- Dataset excerpts:

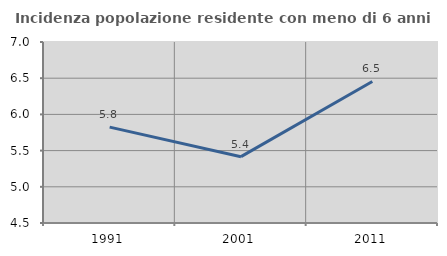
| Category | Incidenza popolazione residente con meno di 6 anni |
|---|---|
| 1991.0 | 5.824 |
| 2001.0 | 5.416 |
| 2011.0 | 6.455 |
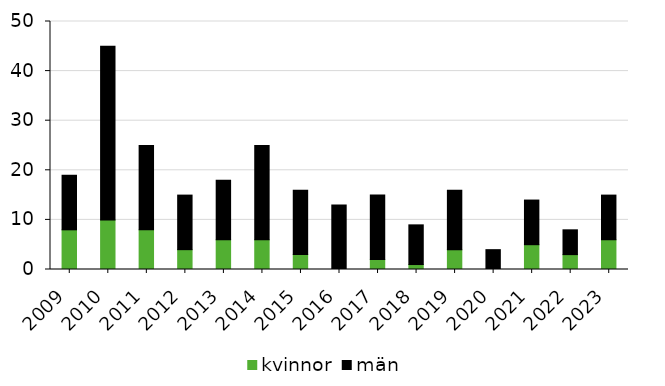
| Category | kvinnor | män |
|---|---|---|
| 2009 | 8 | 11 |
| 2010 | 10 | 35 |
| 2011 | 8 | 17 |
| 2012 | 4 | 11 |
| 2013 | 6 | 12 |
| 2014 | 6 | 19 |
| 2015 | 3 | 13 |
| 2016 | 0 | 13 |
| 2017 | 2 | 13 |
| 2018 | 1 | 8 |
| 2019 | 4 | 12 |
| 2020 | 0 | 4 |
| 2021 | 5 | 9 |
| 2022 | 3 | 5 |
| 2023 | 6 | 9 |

- Problem: Nothing but an exact copy of the data above, minus its pictures, should appear in the response.

- Final answer:
| Category | Incidenza popolazione residente con meno di 6 anni |
|---|---|
| 1991.0 | 5.824 |
| 2001.0 | 5.416 |
| 2011.0 | 6.455 |
| Category | kvinnor | män |
|---|---|---|
| 2009 | 8 | 11 |
| 2010 | 10 | 35 |
| 2011 | 8 | 17 |
| 2012 | 4 | 11 |
| 2013 | 6 | 12 |
| 2014 | 6 | 19 |
| 2015 | 3 | 13 |
| 2016 | 0 | 13 |
| 2017 | 2 | 13 |
| 2018 | 1 | 8 |
| 2019 | 4 | 12 |
| 2020 | 0 | 4 |
| 2021 | 5 | 9 |
| 2022 | 3 | 5 |
| 2023 | 6 | 9 |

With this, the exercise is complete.